These are the three most important elements to pay attention to when creating a beautiful and healthy long-term relationship:
- Love alone is NOT enough.
- A shared vision is also NOT enough.
- You must have love for each other, be going in the same direction AND at the same speed
This pillar in essence means inclusiveness and responsibility.
You include the other as a part of yourself and you treat them as such.
Practically, this means that you keep your awareness sharp around how you can best serve them – and you serve abundantly.
Responsibility means that you respond to ALL of them.
You do not shout any part out. You do not ignore, numb to, reject or avoid any emotion they bring to the table.
(This does not mean staying through toxicity, it means that you look face to face at those areas within them and within yourself that are challenging to look at. Staying in toxicity can only happen in fact when we’re willfully blind and not wanting to see the truth of a situation.)
Practically, to love the other means to include them in your experience of life and to be with them and see them fully.
Rain or shine!
If two horses pull the car in a different direction, it’s a matter of time until the horses (or the car) break.

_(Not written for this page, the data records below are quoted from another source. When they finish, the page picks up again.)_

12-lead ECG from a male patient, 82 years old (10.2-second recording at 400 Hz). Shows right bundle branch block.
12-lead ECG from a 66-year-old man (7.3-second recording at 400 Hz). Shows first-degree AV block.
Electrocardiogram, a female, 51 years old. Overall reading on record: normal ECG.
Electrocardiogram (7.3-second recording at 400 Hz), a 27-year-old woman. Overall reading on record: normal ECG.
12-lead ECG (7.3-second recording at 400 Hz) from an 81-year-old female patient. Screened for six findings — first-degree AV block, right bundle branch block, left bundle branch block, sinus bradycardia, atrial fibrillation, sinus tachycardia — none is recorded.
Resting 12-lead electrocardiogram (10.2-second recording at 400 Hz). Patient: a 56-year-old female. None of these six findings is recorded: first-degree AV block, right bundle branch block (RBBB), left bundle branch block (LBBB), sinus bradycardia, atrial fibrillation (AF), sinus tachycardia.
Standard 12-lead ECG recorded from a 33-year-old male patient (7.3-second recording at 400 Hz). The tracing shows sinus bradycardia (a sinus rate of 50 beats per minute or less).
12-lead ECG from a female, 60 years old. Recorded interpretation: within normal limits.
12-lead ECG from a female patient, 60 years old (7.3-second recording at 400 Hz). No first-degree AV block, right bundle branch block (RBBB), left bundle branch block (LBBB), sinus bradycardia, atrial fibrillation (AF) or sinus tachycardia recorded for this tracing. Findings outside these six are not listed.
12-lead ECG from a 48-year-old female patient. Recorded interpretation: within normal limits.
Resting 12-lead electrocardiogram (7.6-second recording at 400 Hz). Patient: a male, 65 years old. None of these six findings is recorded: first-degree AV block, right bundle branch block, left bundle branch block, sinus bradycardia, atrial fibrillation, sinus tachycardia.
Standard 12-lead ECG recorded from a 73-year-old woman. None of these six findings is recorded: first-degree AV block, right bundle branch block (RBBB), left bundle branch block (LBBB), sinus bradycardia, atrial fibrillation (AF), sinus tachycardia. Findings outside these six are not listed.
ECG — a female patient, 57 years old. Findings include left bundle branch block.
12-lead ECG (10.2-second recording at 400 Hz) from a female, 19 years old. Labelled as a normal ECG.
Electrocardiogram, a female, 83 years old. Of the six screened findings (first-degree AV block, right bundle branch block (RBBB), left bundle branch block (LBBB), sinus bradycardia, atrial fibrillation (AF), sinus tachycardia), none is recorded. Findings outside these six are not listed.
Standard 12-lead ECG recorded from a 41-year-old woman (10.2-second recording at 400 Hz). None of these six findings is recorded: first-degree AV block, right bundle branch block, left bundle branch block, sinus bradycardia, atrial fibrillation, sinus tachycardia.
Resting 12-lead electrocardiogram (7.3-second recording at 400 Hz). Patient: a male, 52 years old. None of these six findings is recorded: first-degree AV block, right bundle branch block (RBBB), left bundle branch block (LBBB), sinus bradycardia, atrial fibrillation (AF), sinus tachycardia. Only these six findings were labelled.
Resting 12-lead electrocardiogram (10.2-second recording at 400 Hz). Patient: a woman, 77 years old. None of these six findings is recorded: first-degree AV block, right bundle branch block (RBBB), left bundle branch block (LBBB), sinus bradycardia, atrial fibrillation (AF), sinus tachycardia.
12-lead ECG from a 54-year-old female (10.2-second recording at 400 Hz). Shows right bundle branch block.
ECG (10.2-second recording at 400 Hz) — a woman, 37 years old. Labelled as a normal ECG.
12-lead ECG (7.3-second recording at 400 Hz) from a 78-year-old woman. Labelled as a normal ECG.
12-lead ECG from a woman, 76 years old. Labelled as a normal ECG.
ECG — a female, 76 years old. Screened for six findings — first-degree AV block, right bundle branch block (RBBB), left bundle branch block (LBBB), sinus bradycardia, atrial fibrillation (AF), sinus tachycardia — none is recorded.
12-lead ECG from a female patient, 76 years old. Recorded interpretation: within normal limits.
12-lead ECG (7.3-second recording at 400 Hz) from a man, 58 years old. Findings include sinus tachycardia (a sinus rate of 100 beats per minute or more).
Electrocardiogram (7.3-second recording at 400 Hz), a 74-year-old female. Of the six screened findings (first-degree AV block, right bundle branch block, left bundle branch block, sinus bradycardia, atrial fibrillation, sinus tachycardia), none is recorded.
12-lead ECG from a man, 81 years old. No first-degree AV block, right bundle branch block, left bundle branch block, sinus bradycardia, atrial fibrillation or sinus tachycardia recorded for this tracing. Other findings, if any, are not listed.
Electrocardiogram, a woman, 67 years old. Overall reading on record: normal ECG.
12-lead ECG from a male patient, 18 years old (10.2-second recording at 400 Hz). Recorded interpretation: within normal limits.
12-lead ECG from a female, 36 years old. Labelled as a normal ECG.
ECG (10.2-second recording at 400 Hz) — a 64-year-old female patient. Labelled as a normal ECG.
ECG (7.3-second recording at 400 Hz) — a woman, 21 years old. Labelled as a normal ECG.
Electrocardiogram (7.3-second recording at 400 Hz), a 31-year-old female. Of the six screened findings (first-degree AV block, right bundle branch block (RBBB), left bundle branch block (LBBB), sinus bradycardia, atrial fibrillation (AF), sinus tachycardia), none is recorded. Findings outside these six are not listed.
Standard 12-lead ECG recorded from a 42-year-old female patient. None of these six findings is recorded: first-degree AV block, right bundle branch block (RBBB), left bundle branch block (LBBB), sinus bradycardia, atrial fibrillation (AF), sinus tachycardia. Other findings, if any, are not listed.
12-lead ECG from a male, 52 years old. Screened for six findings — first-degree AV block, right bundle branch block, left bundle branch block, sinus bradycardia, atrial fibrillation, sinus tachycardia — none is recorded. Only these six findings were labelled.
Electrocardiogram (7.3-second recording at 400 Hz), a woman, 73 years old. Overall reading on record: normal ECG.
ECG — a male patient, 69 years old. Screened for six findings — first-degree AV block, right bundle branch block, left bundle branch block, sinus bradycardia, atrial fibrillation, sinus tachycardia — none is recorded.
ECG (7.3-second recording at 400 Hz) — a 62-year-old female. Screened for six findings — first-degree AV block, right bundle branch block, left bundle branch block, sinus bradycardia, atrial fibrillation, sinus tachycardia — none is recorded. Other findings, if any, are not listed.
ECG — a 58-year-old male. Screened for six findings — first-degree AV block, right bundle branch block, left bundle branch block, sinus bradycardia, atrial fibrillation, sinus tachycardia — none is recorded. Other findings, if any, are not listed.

A layer deeper within this pillar is that of values and virtues:
What do you wish to embody and move towards in your experience of life?
If the creation of a family feels very sacred, and being grounded and building a kingdom with your partner feels like a strong motivator.
Dating someone for whom adventure, simplicity and going with the flow are their higher values – will only create chaos.
When looking at vision, most people go into morality, which is useless. Your vision is not better than his or hers.
One of you may travel the world, the other may want kids, one of you may want to accumulate large amounts of wealth, the other one values minimalistic living a lot more, one of you wants to save the animals and the other loves his steak medium rare.
No good or bad, right or wrong, just different!
Having a shared vision means you won’t bump heads against each other when it comes to important topics. Out of which, these tend to be the most relevant:
– Spiritual path.
– Family Preferences (Marriage/children).
– Health & Longevity
– Financial goals if you want to live in an ashram for a few months and your partner wants to party it up, you’ll have a hard time
– If you want kids and he doesn’t, you’ll resent each other whatever the compromise.
– If you care for your health and she doesn’t, good luck trying to agree on a restaurant or a grocery list. (and down the road, someone’s illness becomes their partner’s burden/responsability)
–If you’re committed to living a very simple life in nature and she wants designer shoes, purses, and a downtown condo things will not flow well
You can love each other, be going in the same direction and want the same things..
But if your pace is different, there will be chaos.
Imagine a dance where one dancer is dragging their feet… Or rushing through it… Ugly!
This happens in a relationship where despite the shared feelings and visions, one partner has either a substantially stronger thirst for life than the other, or a different relationship with risk taking.
If you are very passionate about your spiritual path, you will outgrow your partner and resent them when you see them “lagging behind“
If you are very fired up about your sexual exploration and they vibe more with simplicity on the vanilla side of things, it’s a matter of time until you end up feeling bored/restricted or the other person feeling rushed/forced into things.
If you want to have kids right now but he wants to wait another 10 years… you can imagine how that will go.
I used to try and make things work if there was love and a shared vision for the future.
Until one day I realized that the woman I was dating, had a far different pace from mine.
She liked to take her time to think things through, to slow down, to feel and ease into them very, very slowly.
Which is beautiful and from which I learned invaluable lessons.
However, I like to go ALL IN, to be single-focused on everything that I do, to commit myself fully from the get-go and see things until the end.
To jump into decisions as my way of deciding (versus analyzing back and forth).
And I realized that it was not harmonious.
I felt like I had my foot fully pressed on the accelerator and she had hers on the brakes.
She probably felt rushed and like much was being asked of her.
Long story short, we took our own paths (in which we both ended up meeting someone whose pace matched our own).
So, if you feel unsure about your relationship, explore what about these three pillars feels off:
- Do we genuinely love each other? (or is it just attraction without deep care)
- Do we share the same values and vision? (or are we playing the instant-gratification, short-term game)
- Do we move in the same pace? (or do I feel slowed down or dragged and rushed along)
Once you have identified these, the next step is the most difficult:
Understanding that it is NOT your role to change them (nor you could even if you tried.)
The moment you have to convince someone to love you, you’ve lost even your self-love.
The moment you try to force someone into adopting your values and vision of life, you are either controlling or parenting the other.
The moment you want them to hurry up or slow down, is the moment the journey stops being pleasant for both (just picture a hike where one wants to break their timing record and the other wants to look at nature).
We all want to walk at our own speed, in the same direction, while we hold the gentle hand of someone we love that loves us back.
If you have these three in place, everything else is manageable.
If you don’t, no matter what you do your relationship will feel like a constant battle.